Unnamed: 0,playerID,G,PO,E,RF,FP,H,2B,3B,HR,RBI,SB,SO,BB,BA,SLG,OBP,OPS
0,aaronha01,3020,7436,144.0,2.6,0.982,3771,624,98,755,2297,240,1383,1402,0.305,0.555,0.421,0.976
1,adamsbo03,1066,1748,158.0,3.76,0.962,1082,188,49,37,303,67,447,414,0.269,0.368,0.376,0.744
2,adamssp01,1384,2287,230.0,4.36,0.963,1588,249,48,9,394,154,223,453,0.286,0.353,0.372,0.725
3,ageeto01,1073,2371,61.0,2.26,0.975,999,170,27,130,433,167,918,342,0.255,0.412,0.351,0.763
4,allenbe01,1023,2031,100.0,4.28,0.978,815,140,21,73,352,13,424,370,0.239,0.357,0.35,0.707


Next the awards and allstar data is added; since there were players for whom we had batting/fielding data but no awards data (either because they didn't win any awards or because they played before certain awards were introduced), an outer join is used here to include these players.

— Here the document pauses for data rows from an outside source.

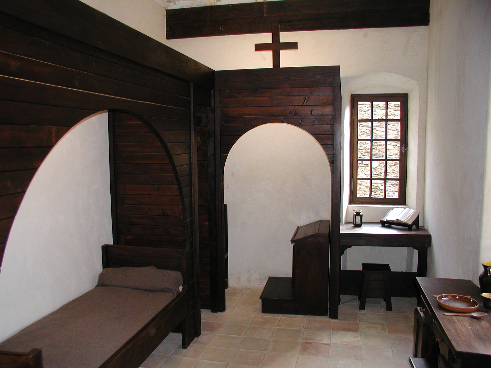 Chartreuse de la Verne - A frias housing inside
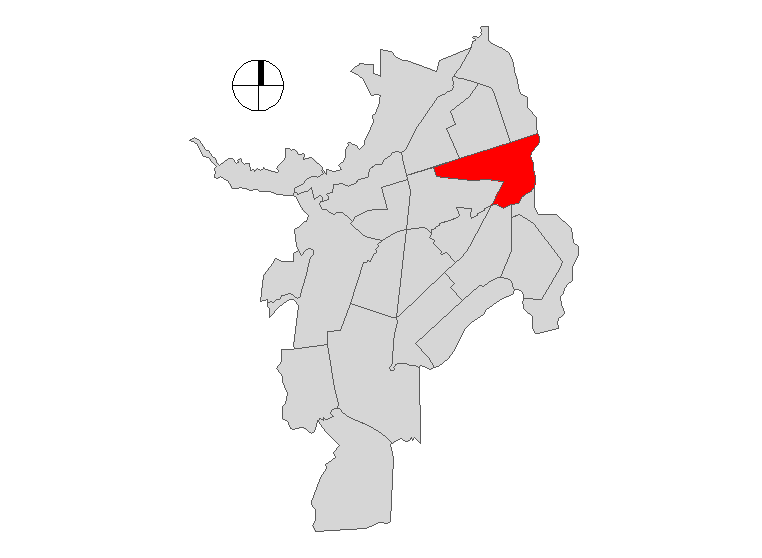 Comuna 7 de Santiago de Cali, Colombia.
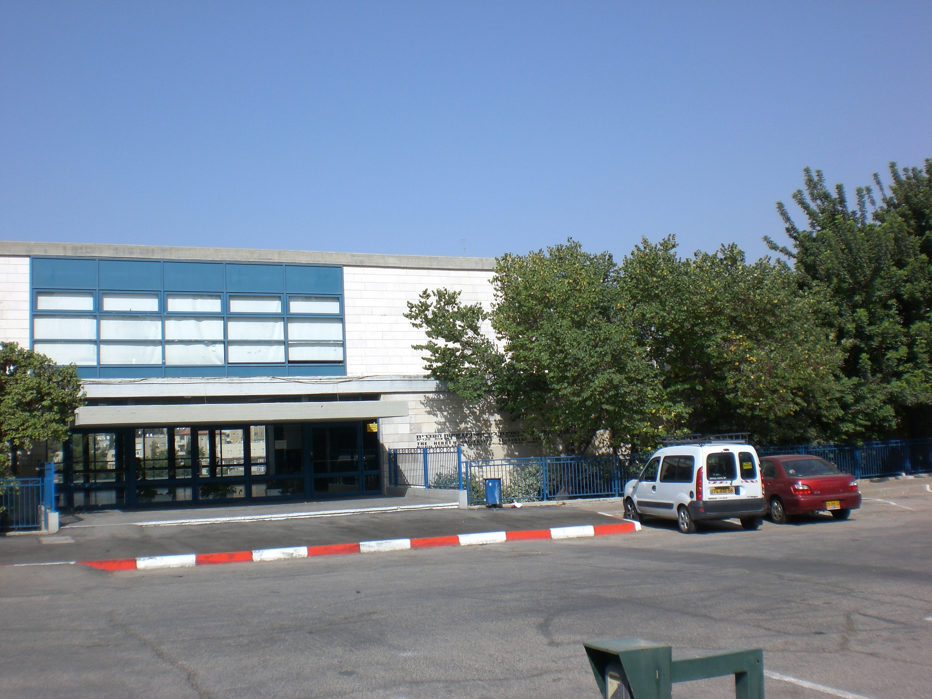 The front of the Hebrew University High School חזית בית הספר התיכון שליד האוניברסיטה העברית
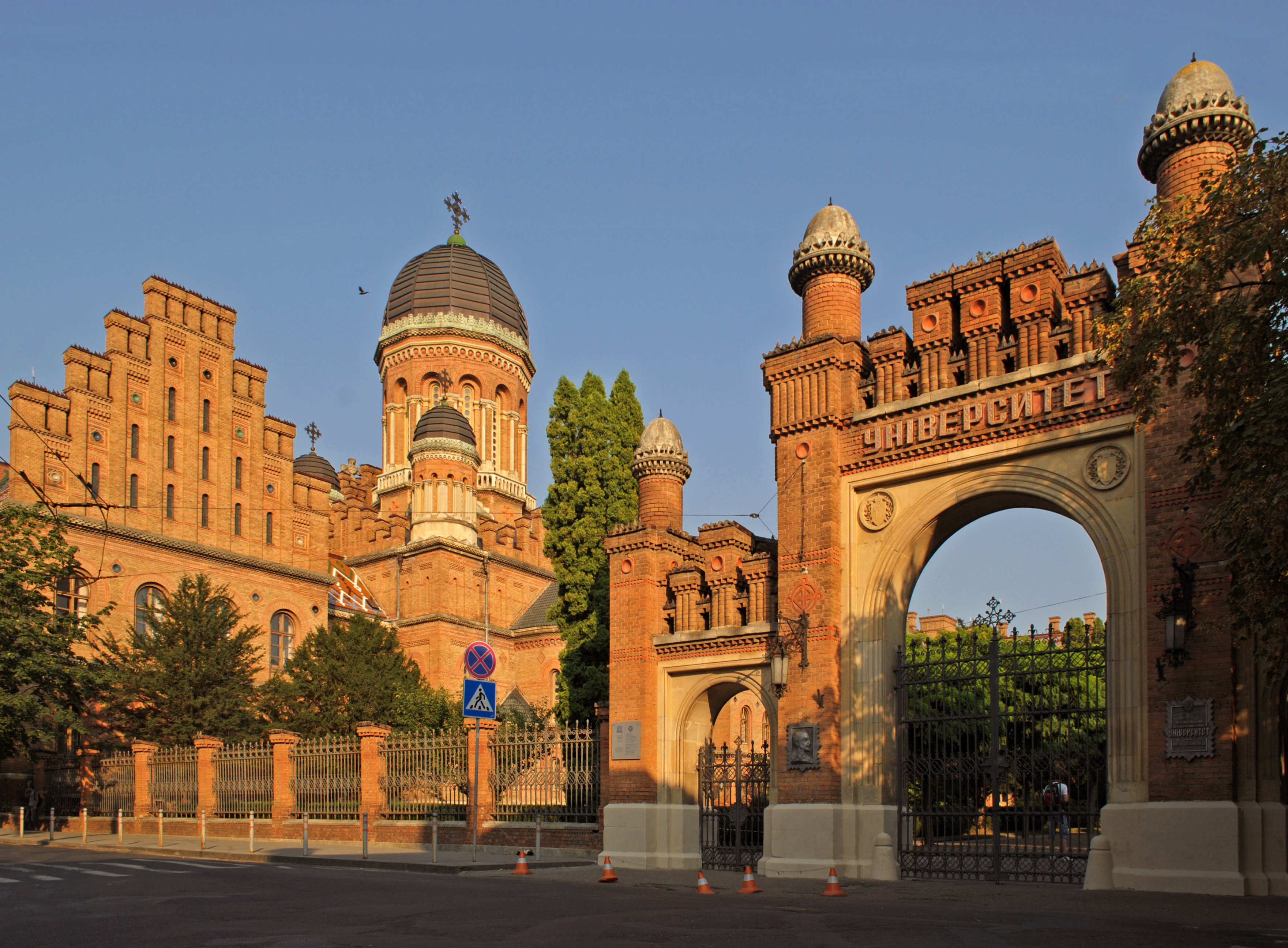 Резиденція митрополитів Буковини та Далмації, Чернівці, вул. М. Коцюбинського, 2
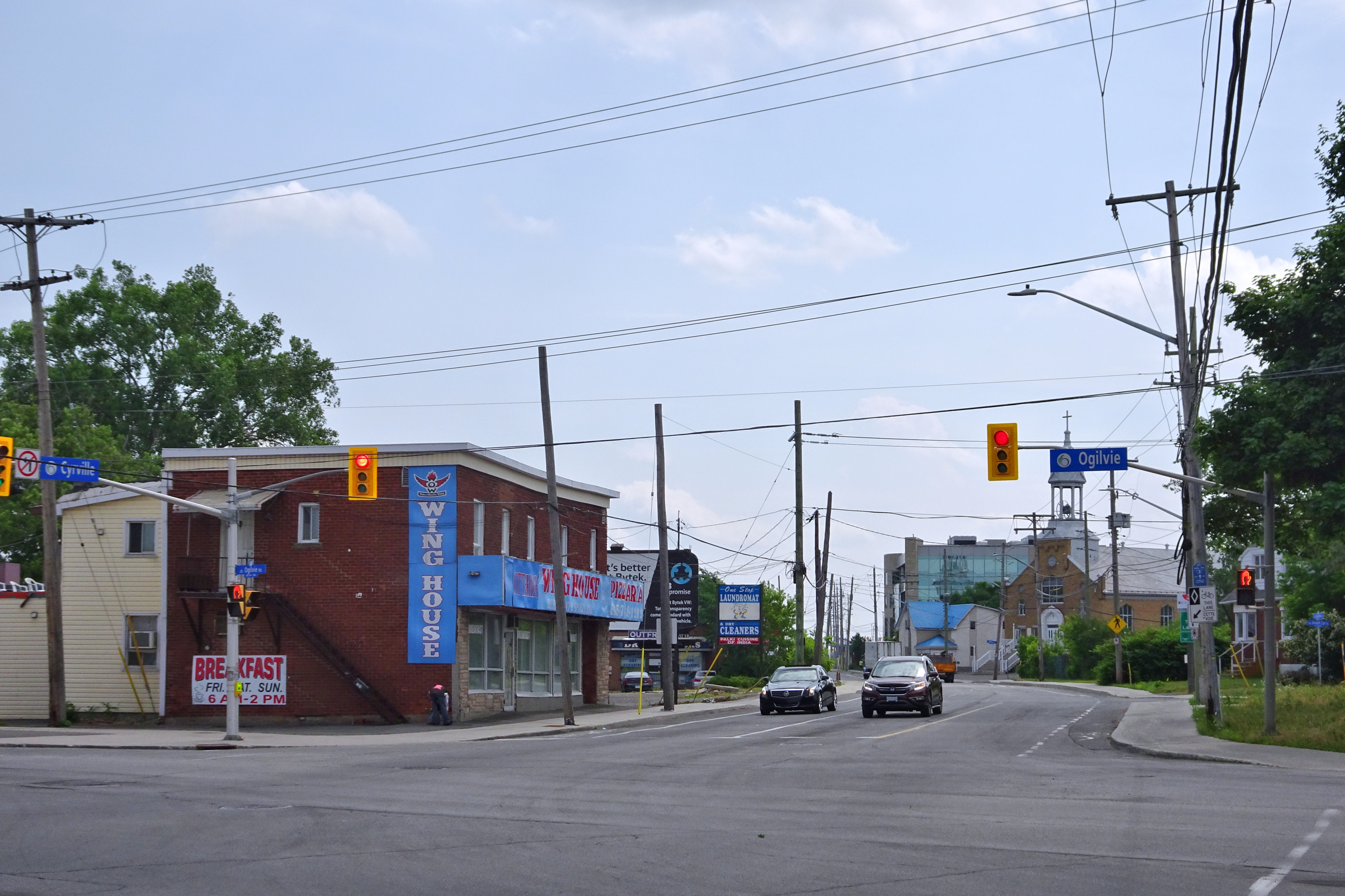 Cyrville, Ottawa, Ontario, Canada
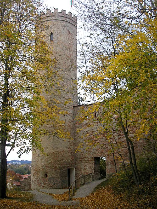 Landsberg am Lech (Oberbayern). Stadtmauer, „Jungfernsprung“ auf der südlichen Hangkante. Eigene Aufnahme, Okt. 2006 / Landsberg am Lech (Upper Bavaria, Germany). City wall, „Jungfernsprung“ ( “Jump of the virgins”) watchtower. Own photo, Oct. 2006.

By default the outer join will list any empty datapoints as __NA__ , but these are converted to 0's for future regularization.

The missing data in the awards section may end up becoming a problem when using this data for classification and modeling; players who played before the introduction of these awards may have some unfair bias leveled against them. I suspect that because of this the awards data may not contribute much to the model; however at this point I chose to leave it in, as it can be removed later if its contributions to the model are negligible.

In [25]:
bf_awards_data = pd.merge(bf_data, hof_awards, on='playerID', how='outer')
bf_awards_data = bf_awards_data.fillna(0)
bf_awards_data.head()

Unnamed: 0,playerID,G,PO,E,RF,FP,H,2B,3B,HR,...,SB,SO,BB,BA,SLG,OBP,OPS,MVP,GG,RoY
0,aaronha01,3020.0,7436.0,144.0,2.6,0.982,3771.0,624.0,98.0,755.0,...,240.0,1383.0,1402.0,0.305,0.555,0.421,0.976,1.0,3.0,0.0
1,adamsbo03,1066.0,1748.0,158.0,3.76,0.962,1082.0,188.0,49.0,37.0,...,67.0,447.0,414.0,0.269,0.368,0.376,0.744,0.0,0.0,0.0
2,adamssp01,1384.0,2287.0,230.0,4.36,0.963,1588.0,249.0,48.0,9.0,...,154.0,223.0,453.0,0.286,0.353,0.372,0.725,0.0,0.0,0.0
3,ageeto01,1073.0,2371.0,61.0,2.26,0.975,999.0,170.0,27.0,130.0,...,167.0,918.0,342.0,0.255,0.412,0.351,0.763,0.0,2.0,1.0
4,allenbe01,1023.0,2031.0,100.0,4.28,0.978,815.0,140.0,21.0,73.0,...,13.0,424.0,370.0,0.239,0.357,0.35,0.707,0.0,0.0,0.0


Finally, the binary classification variable __inducted_bin__ is added to the dataframe. While reviewing the data, I noticed that 44 pitchers had made it into the final dataset; these pitchers had won gold gloves or MVP's at some point in their career and had thus snuck past the filters. This was skewing the data distribution (since all pitchers were removed from the hitting and fielding data, their rows were empty save for the awards). Thankfully they made up the final 44 rows of the dataframe, so it was easy to simply drop them by index. This leaves us with a final 774 x 22 data matrix (22 features are tracked for a total of 774 players). This higher-dimensional data should hopefully add much more accuracy to the model than in my previous iteration, which only tracked 5 features.

In [41]:
#final dataframe:
data_full = pd.merge(bf_awards_data, hof_2, on='playerID')
#print(len(data_full)) = 818
#print(len(data_full[data_full.G == 0.0])) = 44

numlist = list(range(774,818))
data_full = data_full.drop(numlist)
#print(len(data_full)) = 774

774


In [42]:
data_full.to_csv('player_data.csv')

The application of statistical and classification methods to this data will be documented in a separate notebook. The primary objective is to design one (or several) models which will be able to predict, within a reasonable degree of accuracy, whether a player can be expected to recieve a Hall of Fame induction given their career performace as reflected in the above metrics. Additionally, the analysis will also reveal the degree to which each of the tracked features contribute to a players' likelihood of induction. Finally, through the application of more advanced algorithms, clusters and inherent structures in the data may be revealed which can aid in the classification of players.